Other myopathic conditions may mimic metabolic myopathies, in particular the limb–girdle muscular dystrophies or, more commonly, chronic inflammatory myopathies such as polymyositis. For a more detailed discussion, Wortmann and DiMauro provide an excellent review of the subject.1 In general, other systemic features such as rash, malaise, interstitial fibrosis, carditis, and gastrointestinal dysfunction should suggest the presence of an acquired inflammatory myopathy, but the distinction can be difficult.
Many tools are available to the clinician to aid in the diagnostic evaluation of metabolic myopathies. One of the most cost-effective and least invasive tools remains the clinical history and physical examination, which can provide invaluable information that allows the clinician to narrow or broaden further diagnostic testing as appropriate and potentially avoid unnecessary invasive testing. A thorough history and examination will often help differentiate a dynamic myopathy characterized by transient, severe symptoms from a static myopathy characterized by fixed weakness. Because the primary metabolic myopathies are hereditary, a thorough, targeted family history may provide valuable information. Routine tests including serum electrolytes, glucose, liver transaminases, creatine kinase (CK), lactate, ammonia, and urinalysis may be useful. In some cases, the forearm exercise test, electromyography (EMG), and routine muscle biopsy may provide valuable information (see Table 1, p. 16, and Table 3, p. 23). Diagnostic tests such as urine organic acids, plasma amino acids, and plasma acylcarnitine profile may provide more specific results, allowing the clinician to approach more costly confirmatory testing, including enzyme and DNA analysis on leukocytes, fibroblasts, and the liver, in a rational, cost-effective manner (see Table 3, p. 23).

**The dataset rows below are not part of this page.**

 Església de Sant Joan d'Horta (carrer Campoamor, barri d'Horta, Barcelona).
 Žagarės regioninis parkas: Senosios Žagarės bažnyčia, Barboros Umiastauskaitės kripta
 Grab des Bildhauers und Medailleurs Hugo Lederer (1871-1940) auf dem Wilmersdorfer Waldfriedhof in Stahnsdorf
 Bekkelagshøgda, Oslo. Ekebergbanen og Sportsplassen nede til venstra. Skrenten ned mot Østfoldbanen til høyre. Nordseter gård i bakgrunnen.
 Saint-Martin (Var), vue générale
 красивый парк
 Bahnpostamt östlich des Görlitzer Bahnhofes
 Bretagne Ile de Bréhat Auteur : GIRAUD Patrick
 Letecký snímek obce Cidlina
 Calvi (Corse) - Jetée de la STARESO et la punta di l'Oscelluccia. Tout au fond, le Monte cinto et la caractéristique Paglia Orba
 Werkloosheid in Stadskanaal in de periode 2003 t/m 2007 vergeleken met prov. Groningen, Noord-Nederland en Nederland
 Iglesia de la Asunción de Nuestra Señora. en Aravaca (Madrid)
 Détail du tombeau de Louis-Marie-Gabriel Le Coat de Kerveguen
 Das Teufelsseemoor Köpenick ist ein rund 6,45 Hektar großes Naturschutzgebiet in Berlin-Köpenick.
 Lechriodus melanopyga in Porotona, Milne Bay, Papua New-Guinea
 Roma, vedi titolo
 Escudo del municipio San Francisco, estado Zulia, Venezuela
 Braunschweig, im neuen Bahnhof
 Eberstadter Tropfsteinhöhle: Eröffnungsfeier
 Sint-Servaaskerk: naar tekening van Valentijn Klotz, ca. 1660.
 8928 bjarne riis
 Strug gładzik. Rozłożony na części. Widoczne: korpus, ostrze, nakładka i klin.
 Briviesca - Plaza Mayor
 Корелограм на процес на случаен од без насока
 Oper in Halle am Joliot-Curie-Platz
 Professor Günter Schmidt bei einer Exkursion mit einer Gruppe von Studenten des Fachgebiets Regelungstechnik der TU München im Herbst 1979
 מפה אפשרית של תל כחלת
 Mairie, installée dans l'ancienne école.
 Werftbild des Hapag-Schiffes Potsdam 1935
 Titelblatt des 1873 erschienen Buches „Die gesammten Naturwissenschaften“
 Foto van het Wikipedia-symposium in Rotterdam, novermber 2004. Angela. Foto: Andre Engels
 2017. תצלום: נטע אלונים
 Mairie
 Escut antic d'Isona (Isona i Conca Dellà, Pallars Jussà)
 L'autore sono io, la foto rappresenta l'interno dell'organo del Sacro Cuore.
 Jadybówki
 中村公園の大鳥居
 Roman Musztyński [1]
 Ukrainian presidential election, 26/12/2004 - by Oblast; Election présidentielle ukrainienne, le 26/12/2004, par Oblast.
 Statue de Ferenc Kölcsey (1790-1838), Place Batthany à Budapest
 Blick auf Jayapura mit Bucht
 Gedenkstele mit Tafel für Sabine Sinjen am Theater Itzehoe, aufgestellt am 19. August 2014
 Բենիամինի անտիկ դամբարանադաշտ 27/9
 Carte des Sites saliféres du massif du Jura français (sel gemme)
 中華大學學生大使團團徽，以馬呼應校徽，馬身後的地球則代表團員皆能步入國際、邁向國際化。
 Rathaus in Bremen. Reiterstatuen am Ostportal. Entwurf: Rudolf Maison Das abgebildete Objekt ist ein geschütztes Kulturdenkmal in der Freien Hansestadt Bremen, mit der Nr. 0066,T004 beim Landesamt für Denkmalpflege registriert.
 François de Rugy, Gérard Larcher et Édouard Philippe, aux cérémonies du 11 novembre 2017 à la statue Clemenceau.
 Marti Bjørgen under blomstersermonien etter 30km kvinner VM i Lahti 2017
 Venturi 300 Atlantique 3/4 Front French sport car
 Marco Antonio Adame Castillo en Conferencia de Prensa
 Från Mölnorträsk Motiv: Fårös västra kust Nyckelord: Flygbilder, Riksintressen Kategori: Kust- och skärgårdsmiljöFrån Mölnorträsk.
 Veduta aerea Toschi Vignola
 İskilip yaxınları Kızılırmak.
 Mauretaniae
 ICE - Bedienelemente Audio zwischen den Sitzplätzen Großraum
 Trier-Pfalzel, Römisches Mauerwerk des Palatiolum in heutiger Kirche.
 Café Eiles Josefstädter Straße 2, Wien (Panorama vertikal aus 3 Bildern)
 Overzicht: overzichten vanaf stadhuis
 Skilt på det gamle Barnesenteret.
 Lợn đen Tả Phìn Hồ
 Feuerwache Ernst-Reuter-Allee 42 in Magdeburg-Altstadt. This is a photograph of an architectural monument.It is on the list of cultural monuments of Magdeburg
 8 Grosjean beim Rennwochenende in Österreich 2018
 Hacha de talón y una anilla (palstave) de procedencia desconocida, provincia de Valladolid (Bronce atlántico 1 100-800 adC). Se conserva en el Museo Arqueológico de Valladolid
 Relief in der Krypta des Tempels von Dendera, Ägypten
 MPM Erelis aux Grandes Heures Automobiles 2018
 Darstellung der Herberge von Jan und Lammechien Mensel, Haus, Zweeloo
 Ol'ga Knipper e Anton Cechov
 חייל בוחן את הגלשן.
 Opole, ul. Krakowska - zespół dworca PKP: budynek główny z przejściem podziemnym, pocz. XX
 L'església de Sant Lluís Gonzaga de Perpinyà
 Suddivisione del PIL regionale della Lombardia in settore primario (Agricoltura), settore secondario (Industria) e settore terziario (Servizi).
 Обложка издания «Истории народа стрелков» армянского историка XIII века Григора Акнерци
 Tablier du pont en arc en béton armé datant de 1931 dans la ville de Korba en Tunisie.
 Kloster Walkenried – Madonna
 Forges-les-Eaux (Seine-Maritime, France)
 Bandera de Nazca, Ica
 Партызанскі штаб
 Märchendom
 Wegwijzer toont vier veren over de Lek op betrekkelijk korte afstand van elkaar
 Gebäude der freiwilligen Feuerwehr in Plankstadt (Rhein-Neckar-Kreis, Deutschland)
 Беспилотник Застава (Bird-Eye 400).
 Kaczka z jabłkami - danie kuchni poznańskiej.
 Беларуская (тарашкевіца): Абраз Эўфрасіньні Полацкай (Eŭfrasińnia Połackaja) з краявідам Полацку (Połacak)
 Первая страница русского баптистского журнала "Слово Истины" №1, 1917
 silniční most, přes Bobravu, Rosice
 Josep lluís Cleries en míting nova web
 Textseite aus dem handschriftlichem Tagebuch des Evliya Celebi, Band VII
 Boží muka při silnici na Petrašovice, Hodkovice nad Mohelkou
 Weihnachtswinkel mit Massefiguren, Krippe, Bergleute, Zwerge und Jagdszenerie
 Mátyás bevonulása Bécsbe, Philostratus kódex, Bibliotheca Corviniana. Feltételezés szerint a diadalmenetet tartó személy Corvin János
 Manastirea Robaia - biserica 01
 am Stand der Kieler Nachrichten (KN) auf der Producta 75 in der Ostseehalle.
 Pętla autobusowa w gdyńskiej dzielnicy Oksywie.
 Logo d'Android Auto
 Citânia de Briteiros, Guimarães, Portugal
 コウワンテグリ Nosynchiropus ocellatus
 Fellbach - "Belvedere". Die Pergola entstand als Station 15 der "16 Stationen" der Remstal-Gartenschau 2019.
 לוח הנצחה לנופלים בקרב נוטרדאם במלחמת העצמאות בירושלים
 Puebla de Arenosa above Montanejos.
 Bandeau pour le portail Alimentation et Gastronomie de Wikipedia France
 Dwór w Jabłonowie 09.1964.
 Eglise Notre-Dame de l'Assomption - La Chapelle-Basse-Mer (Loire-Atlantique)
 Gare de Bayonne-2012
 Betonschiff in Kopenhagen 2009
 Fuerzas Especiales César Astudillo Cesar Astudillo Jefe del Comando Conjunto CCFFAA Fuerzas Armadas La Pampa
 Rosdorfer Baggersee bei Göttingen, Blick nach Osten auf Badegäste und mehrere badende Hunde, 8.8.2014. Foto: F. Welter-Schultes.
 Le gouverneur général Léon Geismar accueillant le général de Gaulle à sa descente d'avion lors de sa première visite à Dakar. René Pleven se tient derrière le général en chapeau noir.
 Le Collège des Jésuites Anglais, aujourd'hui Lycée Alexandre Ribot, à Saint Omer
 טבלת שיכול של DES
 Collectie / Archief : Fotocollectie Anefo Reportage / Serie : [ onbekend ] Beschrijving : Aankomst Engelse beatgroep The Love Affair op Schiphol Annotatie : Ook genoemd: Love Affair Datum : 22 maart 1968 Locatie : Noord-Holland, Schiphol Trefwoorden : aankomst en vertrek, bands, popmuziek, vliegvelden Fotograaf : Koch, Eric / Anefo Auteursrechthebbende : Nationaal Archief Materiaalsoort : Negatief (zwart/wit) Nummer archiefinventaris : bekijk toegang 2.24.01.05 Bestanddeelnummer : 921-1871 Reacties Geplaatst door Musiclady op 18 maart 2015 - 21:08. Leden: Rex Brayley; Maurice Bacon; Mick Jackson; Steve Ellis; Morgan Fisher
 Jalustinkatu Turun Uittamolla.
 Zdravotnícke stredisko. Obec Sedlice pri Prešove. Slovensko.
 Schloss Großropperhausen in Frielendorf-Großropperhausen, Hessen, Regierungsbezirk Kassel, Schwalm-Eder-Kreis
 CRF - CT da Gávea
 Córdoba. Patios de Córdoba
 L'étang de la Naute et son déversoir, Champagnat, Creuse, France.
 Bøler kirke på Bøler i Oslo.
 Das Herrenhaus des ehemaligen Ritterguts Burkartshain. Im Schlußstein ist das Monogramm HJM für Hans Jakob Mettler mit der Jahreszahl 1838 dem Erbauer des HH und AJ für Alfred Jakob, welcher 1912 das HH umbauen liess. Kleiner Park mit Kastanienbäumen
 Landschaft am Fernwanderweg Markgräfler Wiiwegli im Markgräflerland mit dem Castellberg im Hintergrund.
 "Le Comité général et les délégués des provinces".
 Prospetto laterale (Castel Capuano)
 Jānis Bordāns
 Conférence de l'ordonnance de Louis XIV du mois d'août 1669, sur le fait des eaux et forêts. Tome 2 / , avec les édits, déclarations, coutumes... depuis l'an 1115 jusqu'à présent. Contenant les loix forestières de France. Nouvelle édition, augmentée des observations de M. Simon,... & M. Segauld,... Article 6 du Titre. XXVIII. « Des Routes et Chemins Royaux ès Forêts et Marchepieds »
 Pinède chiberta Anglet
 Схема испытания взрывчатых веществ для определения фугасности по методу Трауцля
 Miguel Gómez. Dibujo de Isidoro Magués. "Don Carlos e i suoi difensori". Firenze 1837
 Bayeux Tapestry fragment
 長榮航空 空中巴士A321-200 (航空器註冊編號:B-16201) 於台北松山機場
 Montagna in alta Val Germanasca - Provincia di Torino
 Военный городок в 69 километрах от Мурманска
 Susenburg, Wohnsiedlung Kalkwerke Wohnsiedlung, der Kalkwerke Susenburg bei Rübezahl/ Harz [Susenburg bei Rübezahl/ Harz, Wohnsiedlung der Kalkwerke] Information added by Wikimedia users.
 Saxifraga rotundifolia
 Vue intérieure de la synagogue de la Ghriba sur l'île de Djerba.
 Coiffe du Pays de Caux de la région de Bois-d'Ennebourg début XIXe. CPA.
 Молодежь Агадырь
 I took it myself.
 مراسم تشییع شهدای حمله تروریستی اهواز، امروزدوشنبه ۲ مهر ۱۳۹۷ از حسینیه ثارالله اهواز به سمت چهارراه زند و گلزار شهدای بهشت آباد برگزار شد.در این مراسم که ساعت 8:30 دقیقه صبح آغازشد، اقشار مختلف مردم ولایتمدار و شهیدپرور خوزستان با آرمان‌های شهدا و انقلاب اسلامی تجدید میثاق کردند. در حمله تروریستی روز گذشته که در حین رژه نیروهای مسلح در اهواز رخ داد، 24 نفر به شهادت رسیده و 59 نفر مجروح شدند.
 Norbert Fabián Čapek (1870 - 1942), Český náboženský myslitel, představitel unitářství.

As a group, the metabolic myopathies are often broadly divided into three categories based on the underlying metabolic defect: 1) muscle glycogenoses, 2) disorders of FAO, and 3) mitochondrial myopathies. The following discussion will focus on the most common primary metabolic myopathies associated with primarily dynamic symptoms characterized by exercise-induced myalgia, early fatigue, cramping, and myoglobinuria.
Disorders of Glycogen Metabolism (Muscle Glycogenoses)
The classification of GSDs is based on the associated enzyme defect and clinical presentation.5 Two GSDs do not involve skeletal muscle: GSD type I (von Gierke disease) and GSD type VI (Hers disease). Some GSDs produce primarily static symptoms of fixed, proximal weakness, including GSD type II (Pompe disease), GSD type III (Cori-Forbes disease), and GSD type IV (Andersen disease). The latter two disorders are typified by liver involvement and will not be further discussed. Late-onset Pompe disease causes progressive, proximal muscle weakness that may progress to respiratory failure, and it falls into the static myopathy category.